Overall, I feel the paper is written in a rush and there are many problems in notations and presentation. More importantly, there seem to be a few flaws or statements without sufficient justification, which makes the paper theoretically unsolid. • \phi is used in the introduction, but it is not defined until section 2 • Could you please use [] instead of () for references? The formula are also indexed by (), which is confusing. • Definition 3.2 should be revised a bit. It has two “for all $S \subset V$” • Definition 3.3 should also be slightly revised: there are grammar mistakes and you never specify which quantity is the maximizer, though I guess it should be H. • Since the spectral maximizer depends on the cut approximator, so I think it should be defined to be \alpha-spectral maximizer” with a corresponding parameter \alpha, correct?

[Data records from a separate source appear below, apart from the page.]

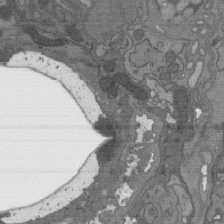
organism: C. elegans
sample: AFD neurons C. elegans
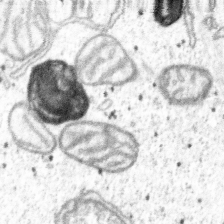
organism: Human
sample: HeLa cells
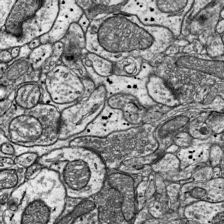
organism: Mouse
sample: Visual Cortex
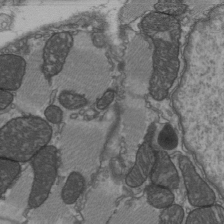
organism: C57BL Mouse
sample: Heart
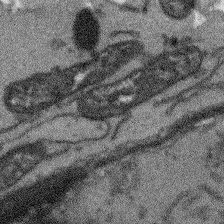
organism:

But seems H is never associated with such a parameter. Please clarify. • What do mean by “not even using a subset of V” while requiring “two graphs on the same vertex set” on line 131 • Theorem 3.2 is confusing. What is S? • Section 3.3 is titled as “Cheeger Inequalities for Spectral Maximizers”. But in theorem 3.3, you only show the existence of such H, but there is no statement whether the H is the spectral maximizer of G. And the Corollary 3.1 depends on Theorem 3.3. So at the end, I don’t see the connection between the results in Section 3.3 and the spectral maximizer in Section 3.2 • It is discussed at the end of page 4, that we should assume the diameter of T to be \tilde{O}(1). I don’t see a rigorous justification of this statement, unless I missed something. • The algorithm does not have theoretical guarantee for claimed properties. The authors addressed most of my questions. However, the correspondence between the existing H and the spectral maximizer is still not clear to me. Perhaps after the authors add clarification, this can be resolved. The theoretical guarantee for the algorithm is not available still, which seems to me is important. Given the current result, I will change my evaluation to 6.

### Reviewer 3

In this work the authors study the following problem: given an input graph G, define as Cut(G) the set of all graphs with the same cut structure. The goal is to find a graph H within Cut(G) that dominates spectrally G. The idea is that applying spectral clustering on H will result in better outputs, and will avoid the pathological performance of spectral clustering which actually occurs in real-world datasets. The author(s) prove that Racke's trees serve this purpose. Interestingly, sparse spectral maximizers also exist; just sparsify if needed the maximizer. The algorithm is simple to implement, and can potentially have broader impact. The weakest part in this work are the experiments. It would be interesting to demonstrate better the impact of the method.